Absent from the deliberations, the 68-year-old actress was found guilty of all the facts with which she was accused between 2013 and 2017. Facts which, for the court, “demonstrate (her) desire to conceal vis-à-vis the ‘tax administration’ and ‘seriously undermine the equality of citizens before taxes’.

The five-César artist, who proclaimed his innocence, was found guilty of having fraudulently domiciled in Portugal in 2016 and 2017, thus evading 236,000 euros in income tax.

She was also convicted for a sum of two million euros transferred in 2013 by Mamadou Diagna NDiaye, an influential businessman and friend of the actress, president of the Senegalese National Olympic and Sports Committee and also a member of the International Committee Olympic.

For the court, this sum, declared as a loan, was a “disguised donation”, which allowed the defendant, then in financial difficulty, to evade 1.2 million euros in transfer taxes.

Finally, Isabelle Adjani was found guilty of money laundering for having transferred 119,000 euros to Portugal via an “undeclared” account in the United States – the court having considered that “the material and legal conditions of this operation could not have any other justification than to conceal the origin and destination of these funds.”

Her lawyers, Messrs Stéphane Babonneau, Olivier Pardo and Laurence Dauxin-Nedelec, declared having read “with dismay” of the decision, “especially since Isabelle Adjani was unable to explain herself in court (and ) that the main witness to the facts had said for a long time that he could not be there”.

The trial on October 19 was held without the actress, who was in the United States, and without Mr. Diagna NDiaye, cited as a witness. His defense requested the postponement of the hearing, citing in particular an “acute pathology”, but the court rejected this request, saying it doubted his “real intention” to come to the stand.

“Error”

“If Isabelle Adjani, who has always affirmed her innocence, does not ask – given her notoriety – to be judged better than other litigants, there is no reason for her to be judged less well, without less of rights”, added Me Pardo. “It is therefore with confidence and determination that we will invite him to immediately appeal.”

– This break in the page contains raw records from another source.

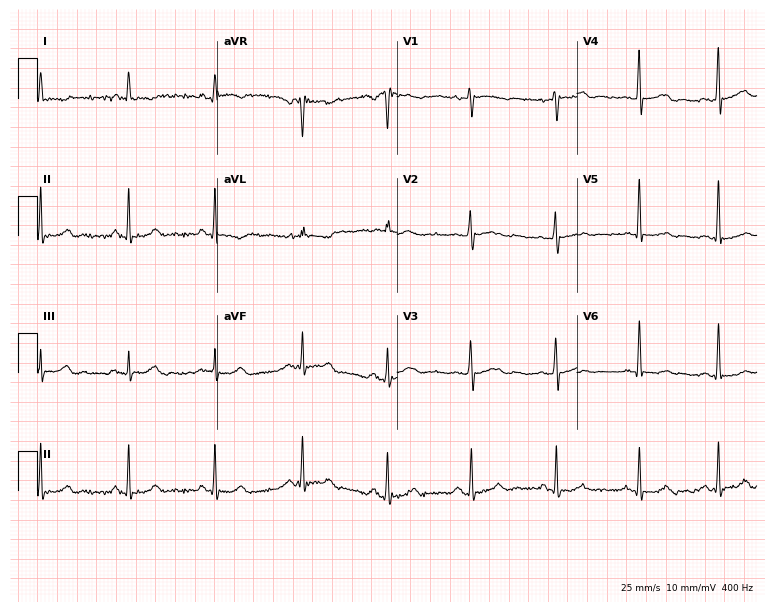
12-lead ECG from a 73-year-old female. Labelled as a normal ECG.
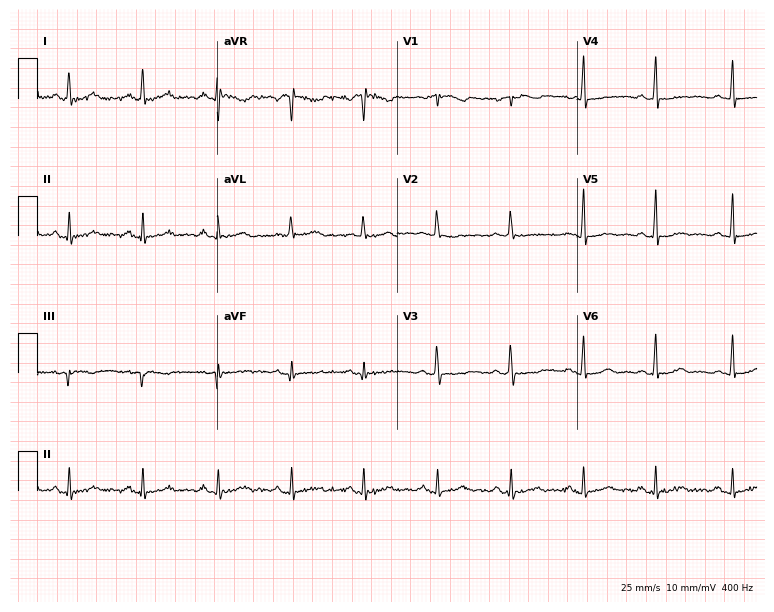
Electrocardiogram (7.3-second recording at 400 Hz), a 54-year-old female patient. Of the six screened findings (first-degree AV block, right bundle branch block, left bundle branch block, sinus bradycardia, atrial fibrillation, sinus tachycardia), none is recorded.
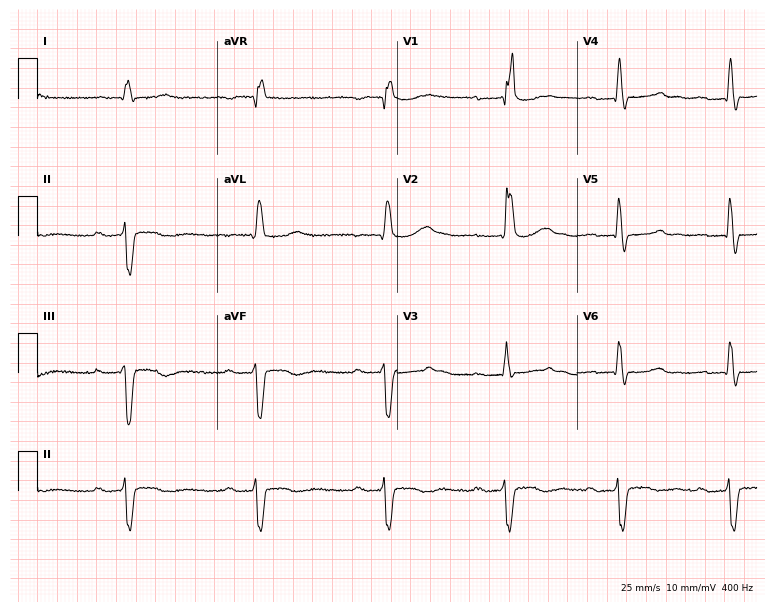
12-lead ECG from a man, 83 years old. Findings include right bundle branch block, sinus bradycardia (a sinus rate of 50 beats per minute or less).
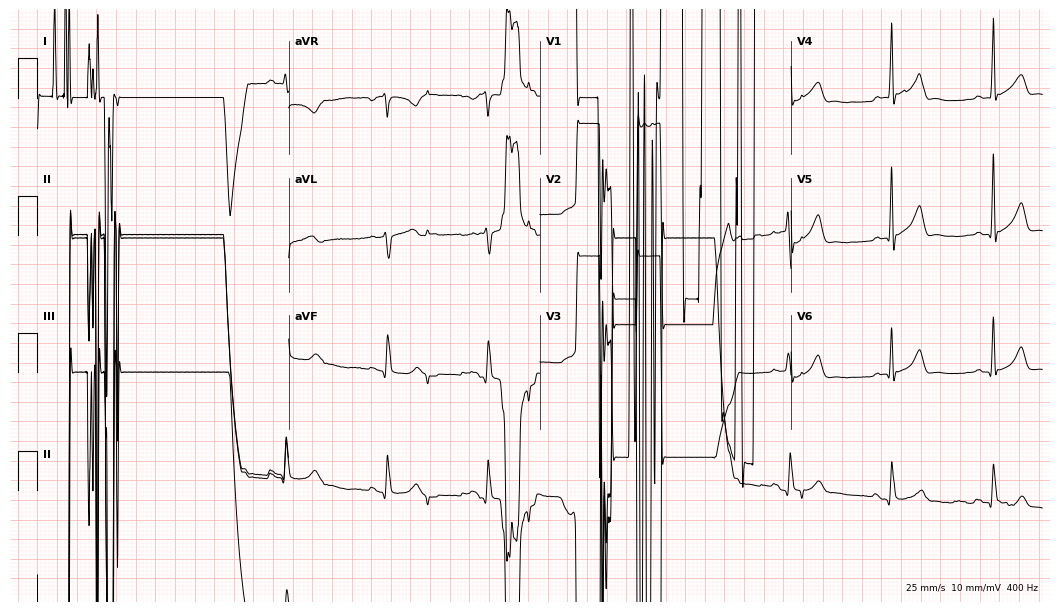
ECG (10.2-second recording at 400 Hz) — a 29-year-old male. Screened for six findings — first-degree AV block, right bundle branch block (RBBB), left bundle branch block (LBBB), sinus bradycardia, atrial fibrillation (AF), sinus tachycardia — none is recorded.
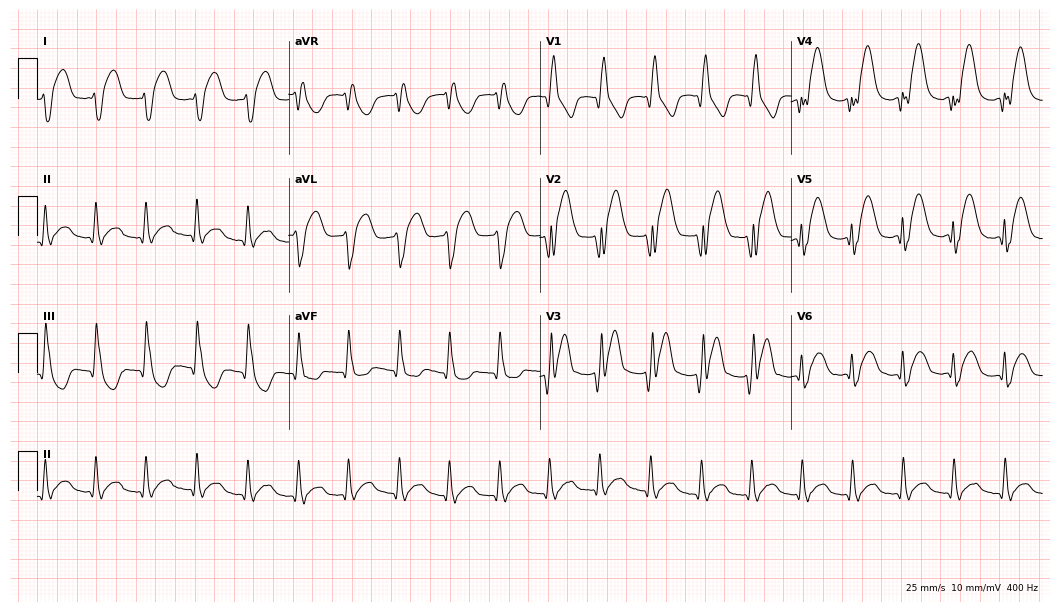
ECG (10.2-second recording at 400 Hz) — a 43-year-old male patient. Screened for six findings — first-degree AV block, right bundle branch block, left bundle branch block, sinus bradycardia, atrial fibrillation, sinus tachycardia — none is recorded.
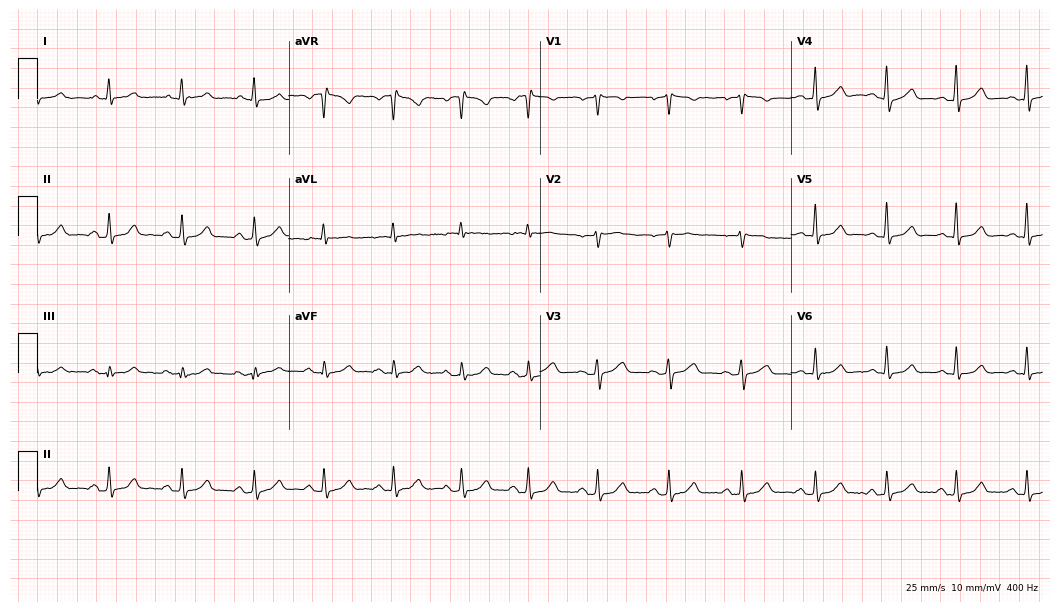
12-lead ECG from a 61-year-old woman. Recorded interpretation: within normal limits.
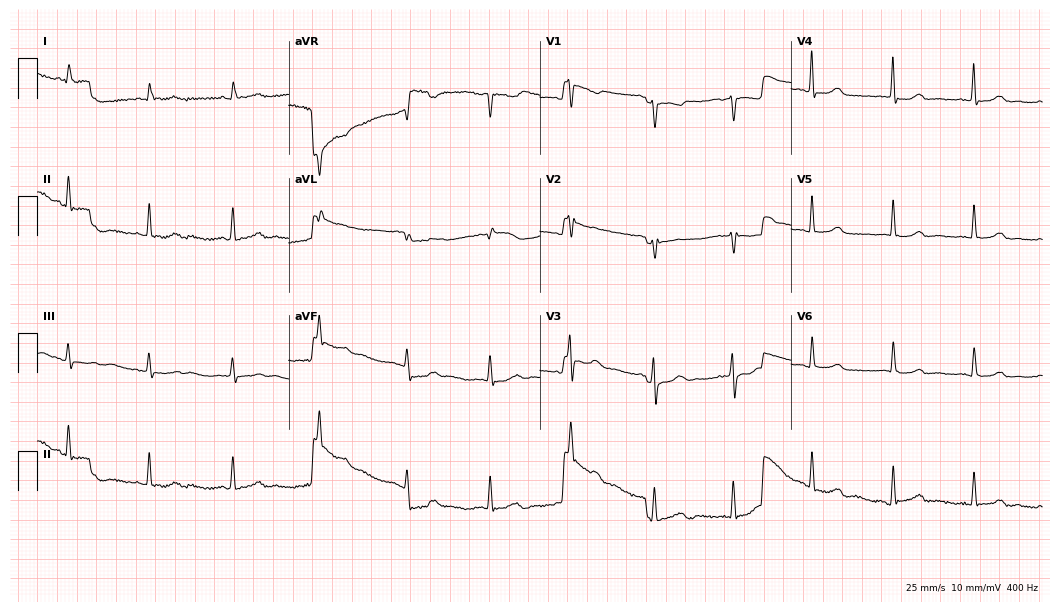
Electrocardiogram, a female patient, 50 years old. Overall reading on record: normal ECG.
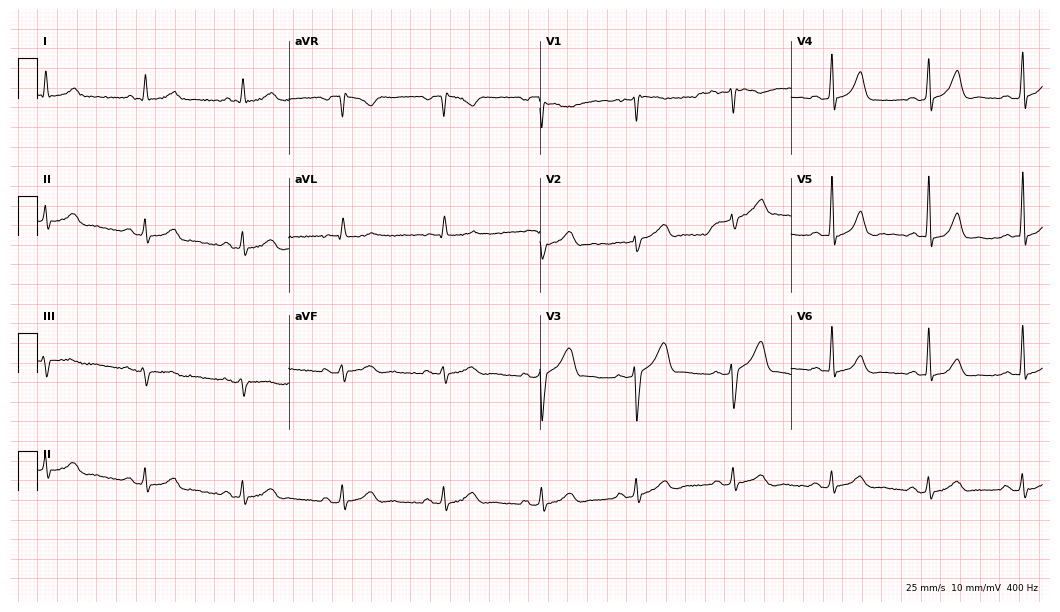
Electrocardiogram, a male patient, 66 years old. Overall reading on record: normal ECG.
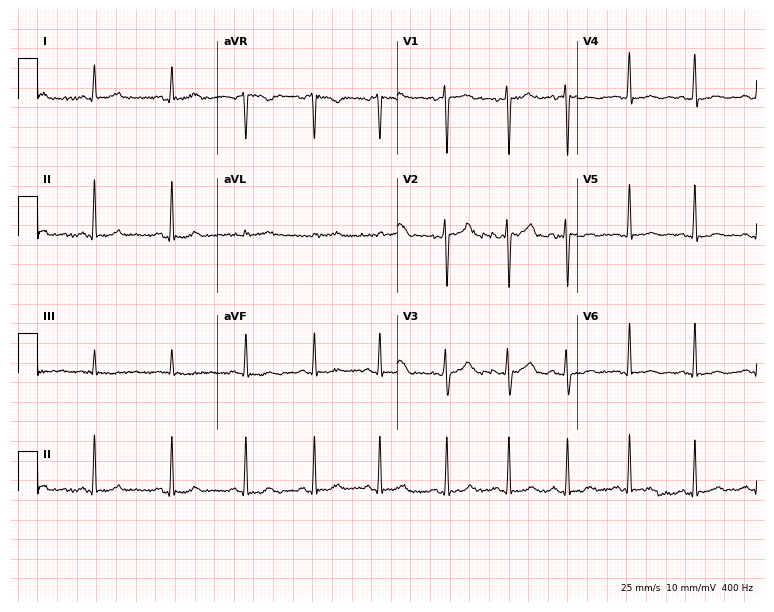
Electrocardiogram (7.3-second recording at 400 Hz), a female, 38 years old. Of the six screened findings (first-degree AV block, right bundle branch block, left bundle branch block, sinus bradycardia, atrial fibrillation, sinus tachycardia), none is recorded.
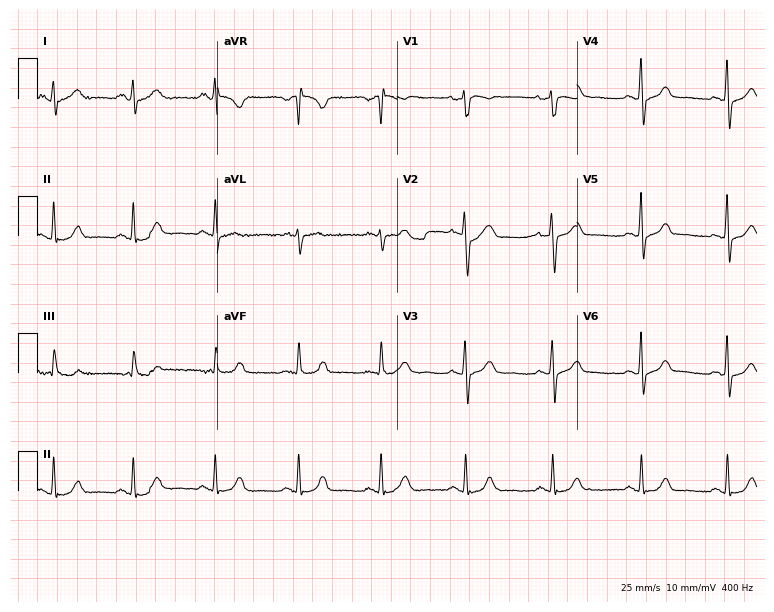
Electrocardiogram (7.3-second recording at 400 Hz), a female patient, 54 years old. Overall reading on record: normal ECG.
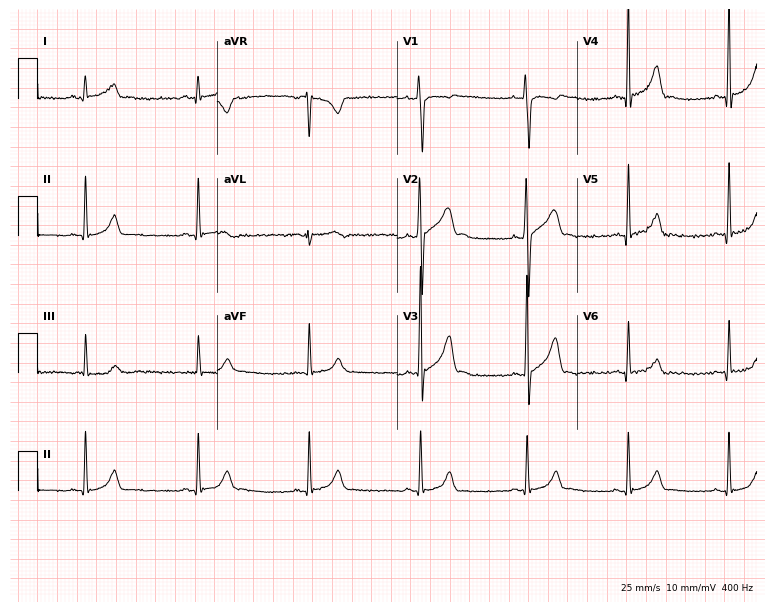
12-lead ECG from a 20-year-old man (7.3-second recording at 400 Hz). No first-degree AV block, right bundle branch block, left bundle branch block, sinus bradycardia, atrial fibrillation or sinus tachycardia recorded for this tracing. Only these six findings were labelled.
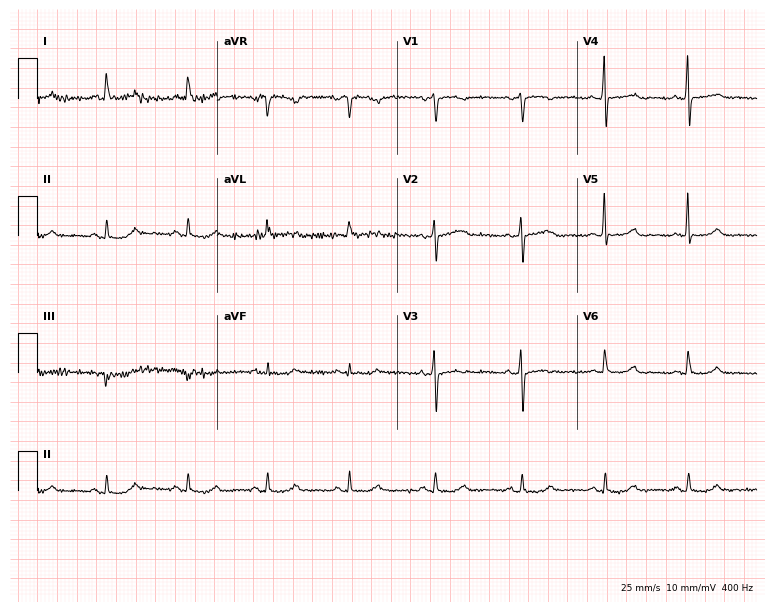
12-lead ECG from a 44-year-old female patient. Recorded interpretation: within normal limits.

The court went beyond the requisitions of the National Financial Prosecutor’s Office (PNF), which had requested during the trial an 18-month suspended prison sentence and a fine of 250,000 euros, as well as a two-year ban on civil rights – an additional sentence. which was nevertheless not pronounced by the court.

The defense claimed that she had made an “error” in her tax return by residing in Portugal, having been “badly advised” at the time.

Concerning the sum transferred by Mr. Diagna NDiaye, the lawyers had argued the good faith of the defendant, who had signed a “loan agreement under the supervision of a tax lawyer”. Finally, they maintained that the 119,000 euros transferred were intended to “make a donation to the family of her housekeeper, so that she could acquire property in Portugal”.

The artist regularized her situation by paying 723,000 euros to the tax authorities for income tax, but she still owes 2.5 million euros with penalties for the other part.

The investigation was opened in 2016 after the name of Isabelle Adjani appeared in the Panama Papers, as the owner of a company in the British Virgin Islands. The investigations did not lead to any prosecution on this aspect but they revealed other suspicions.

Star actress, known among others for her roles in “The Story of Adèle H” (1975), “L’été Murderer” (1983), “Camille Claudel” (1988) and “La Reine Margot” (1994) , Isabelle Adjani released an album this fall, forty years after “Pull Marine” with Serge Gainsbourg, and she is also starring in “Voleuses” by Mélanie Laurent on Netflix.